Any other cool new fantasy shows?
The Cool Show With a Hot Chick that really interests me is "Joan of Arcadia" (7 p.m. Fridays, CBS) starring Amber Tamblyn as a girl who gets regular, confusing visits from God. It looks like "Miracles" with a sense of humor; I'm willing to forgive the fact that Joan's dad (Joe Mantegna) is (groan) the town's police chief. The mildly-intriguing superhero spy drama "Jake 2.0" (8 p.m. Wednesdays, UPN) has David Greenwalt as a producer, but it won't have an audience: Fantasy fans will be watching Greenwalt's former show, "Angel" (8 p.m. Wednesdays, WB).
Speaking of "Angel," it's neat that Spike (James Marsters) is going to be a regular this season, but how are they going to resurrect him after his death on "Buffy?"
Short of ripping off the Angel resurrection storyline (the Powers That Be bring him back), I have no idea. That's what makes Joss Whedon shows great -- we can't predict anything. But I will say this: The inevitable episode where Buffy (Sarah Michelle Gellar) pays a visit to Spike and Angel (David Boreanaz) is going to be awesome.
Are there any great shows you don't watch?
Yes, "Alias" (8 p.m. Sundays, ABC). Two years ago, I watched the first four episodes, found the characters a little thin and then switched back to "The X-Files." I also can't get myself to care about "CSI" (8 p.m. Thursdays, CBS), "Without a Trace" (9 p.m. Thursdays, CBS) or "Boomtown" (9 p.m. Fridays, NBC), even though they are fine examples of the crime-solving genre. "Skin" (8 p.m. Mondays, Fox), which blends pornography, courtrooms and star-crossed lovers, could be this year's Quality Show That Bores Me.
Are there any bad shows you regularly watch?
"American Dreams" (7 p.m. Sundays, NBC) is by no stretch a good show, but I keep hoping it suddenly will be brilliant. Brittany Snow is wonderful as the nave 1960s teenager and the "American Bandstand" segments, wherein modern musicians stand in for the legends, are a nice conceit. The show is relentlessly predictable, but at least none of the characters are cops.
Also, I am tempted to tune into David E. Kelley's atrocious "Boston Public" because Milo Ventimiglia and Dennis Miller will have guest arcs and "Roswell's" Jason Katims is on board as an executive producer.
Are there any shows that have jumped the shark that are poised for a reverse shark-jump?
Another Kelley show, "The Practice" (9 p.m.
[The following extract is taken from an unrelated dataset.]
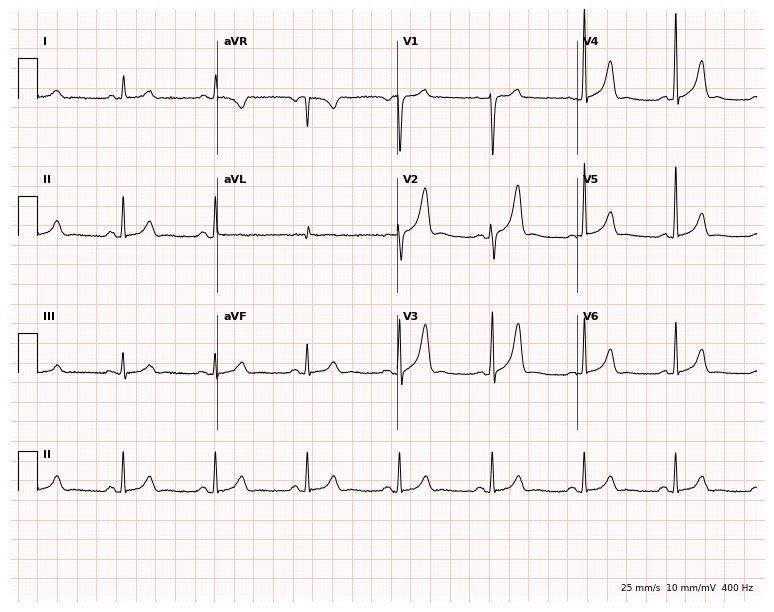
Resting 12-lead electrocardiogram (7.3-second recording at 400 Hz). Patient: a 60-year-old male. None of these six findings is recorded: first-degree AV block, right bundle branch block, left bundle branch block, sinus bradycardia, atrial fibrillation, sinus tachycardia. Only these six findings were labelled.

Sundays, ABC) is poised to pull off that rare feat. As with Robert Patrick invigorating the stale "X-Files" in 2000, talented film actor James Spader will spice up this floundering law drama. I love the fact that Kelley dispatched the annoying characters (Bobby, Lindsay and Helen) and kept the cool ones (Eugene, Eleanor and Jimmy). It almost makes me forgive him for "Boston Public." Almost.
What is the best TV night of the week?
Even with the loss of "Buffy" and "Andy Richter," Tuesday still reigns with the 1-2-3 punch of "Gilmore Girls," "24" (8 p.m., Fox) and "Judging Amy" (9 p.m., CBS).
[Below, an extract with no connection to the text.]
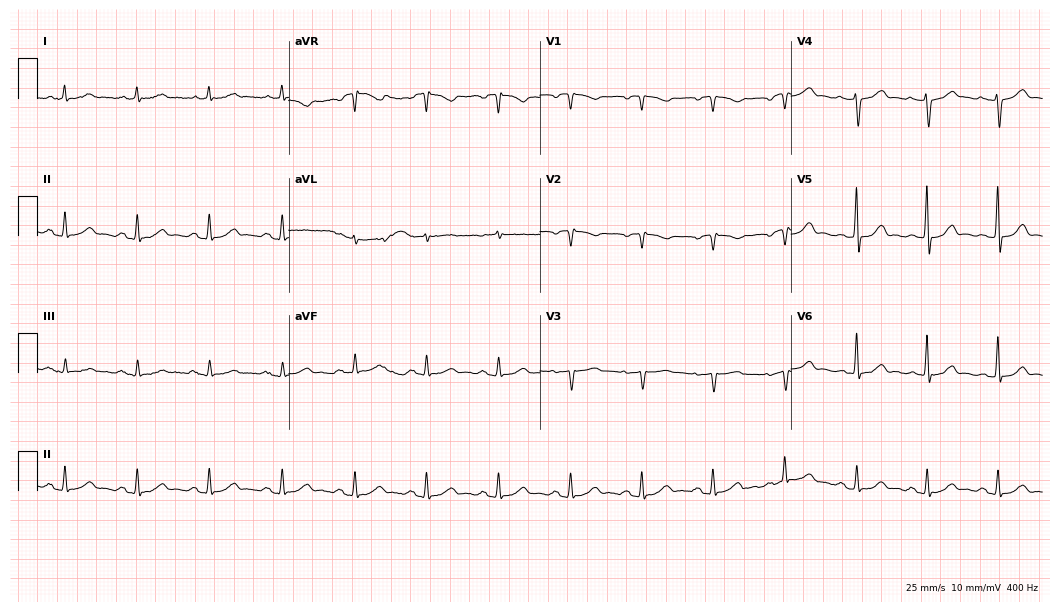
12-lead ECG (10.2-second recording at 400 Hz) from a male patient, 72 years old. Labelled as a normal ECG.

What's the weakest night of TV?
As always, Saturday. But Monday is surprisingly dull, as well. I suppose I'll have to give John Madden and Al Michaels another chance.
If VCRs didn't exist, what would be the toughest decision on the primetime grid?
"Joan of Arcadia" and "Miss Match" look to be the best new dramas of the season other than "The O.C.," and they go head-to-head at 7 p.m. Fridays. Thankfully, VCRs do exist, and I have nothing better to do on Friday nights.